Старикан ползёт, лет под сто. Время еще не холодное, а на нем шапка каракулевая, воротник бобровый, материалец не теперешний. В достатке старикан, из бывших.
Пощупал пса:
– Не синтетика?
Мы ему:
– Дед, ополоумел? Какая тебе синтетика?
А он криком:
– У вас нынче всё синтетика. Кругом-бегом. А чего не синтетика, то поролон.
Мы ему:
– Дед, ты воду-то не лей. Хошь – покупай, не хошь – дуй дальше, товар не заслоняй.
А он, паразит, не слышит ни хрена. А вот унюхать унюхал:
– Вы, ребятки, чего пили?
– Чего, чего... Водку.
– Водку! – кричит. – Отраву! Да она нынче из синтетики. И белая, и красная, и коньяк... Я, ребятки, всего попробовал. Кругом одна химия.

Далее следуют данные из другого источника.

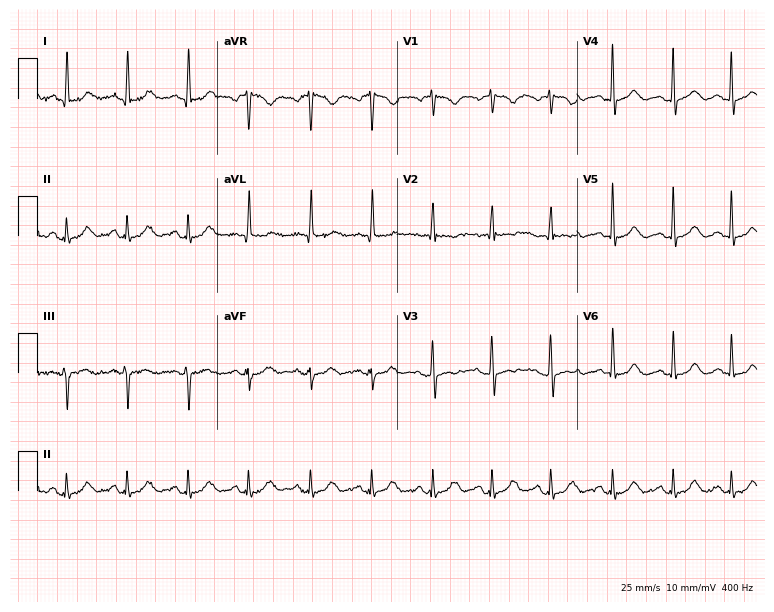
Standard 12-lead ECG recorded from a 70-year-old female patient. Read as a normal ECG.

– Химия, химия... – говорит Серёга, а дальше не говорит – стесняется.
Мы опять, в три глотки:
– Дед, тебе собака нужна?
– Нужна, – кричит, – как не нужна? А она у вас ест много?
– Она у нас, дед, вовсе не ест. Так, кой-когда.
– Это мне годится, – орёт. – Не то кормов не напасешься. А она у вас холода переносит?
– Она у нас, дед, в снегу живет. Круглый год.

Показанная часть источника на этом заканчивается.